Senator John Cornyn

Cornyn, Toomey Introduce Bill To End ‘Too Big To Fail’

Senator John Cornyn (R TX)Press Release: U.S. Sens. John Cornyn (R-TX) and Pat Toomey (R-PA) introduced the Taxpayer Protection and Responsible Resolution Act (TPRRA) yesterday to end taxpayer-funded bailouts for large financial institutions.

“In recent years, our nation’s economy has been haunted by the specter that the federal government will prop up failing financial institutions. This legislation, which I am proud to introduce with Sen. Toomey, will put an end to that threat,” said Sen. Cornyn. “Once these institutions know that the government can and will let them fail, they will be forced to become better stewards of their clients’ resources or risk going out of business, rather than becoming a taxpayer liability.”

“In 2008, we discovered we did not have a mechanism adequate to resolve the failure of a large, complex financial institution,” said Sen. Toomey. “Dodd-Frank attempted to solve this problem. Unfortunately, it only made matters worse by creating a dedicated fund to bailout failing financial firms and, in the process, institutionalized ‘too big to fail.’

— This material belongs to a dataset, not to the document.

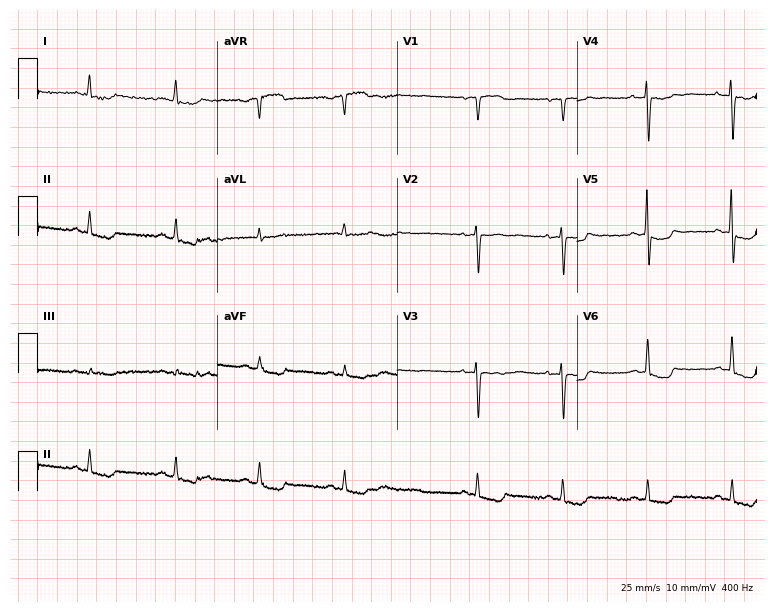
Resting 12-lead electrocardiogram. Patient: a female, 81 years old. None of these six findings is recorded: first-degree AV block, right bundle branch block, left bundle branch block, sinus bradycardia, atrial fibrillation, sinus tachycardia. Other findings, if any, are not listed.
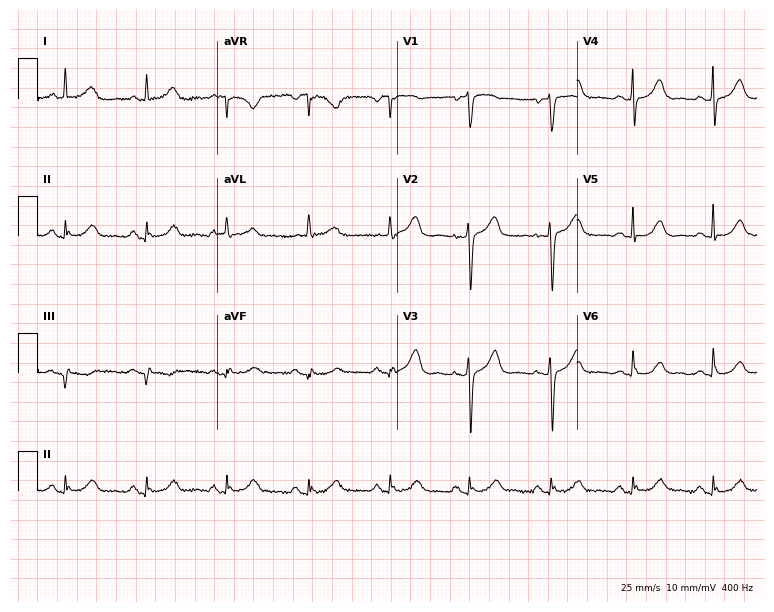
12-lead ECG from a 72-year-old female (7.3-second recording at 400 Hz). No first-degree AV block, right bundle branch block, left bundle branch block, sinus bradycardia, atrial fibrillation or sinus tachycardia recorded for this tracing. Only these six findings were labelled.

“My bill with Senator Cornyn will instead repeal this provision of Dodd-Frank and ensure the failure of a large institution is handled in a predictable, orderly, and legal way that eliminates bailouts.

“Instituting a bankruptcy process, would allow the market to impose discipline on large financial institutions by pricing their risks appropriately.”

Background on the Taxpayer Protection and Responsible Resolution Act
The Taxpayer Protection and Responsible Resolution Act strengthens and modernizes U.S. bankruptcy laws to facilitate the resolution of a financial institution – and protect U.S. taxpayers from the bailouts that have come with bank failures in the past.

The legislation creates a new, specialized bankruptcy chapter (“Chapter 14”) for certain financial corporations and eliminates the “orderly liquidation authority” in Title II of the Dodd-Frank Act – an ad hoc process ripe for political manipulation that provides for yet another bailout.

Under Chapter 14, the failed bank would go bankrupt, leaving its owners and long-term creditors on the hook for its bad decisions, not taxpayers. To avoid systemic risk to the financial system, which is what has led the government to use bailouts in the past, Chapter 14 would enable all the failed bank’s assets and the liabilities that pose systemic risk to be transferred to a new “bridge” company. That bridge company would be owned by the bankrupt estate, but it would operate as a new, solvent, company that could go on meeting the failed bank’s obligations.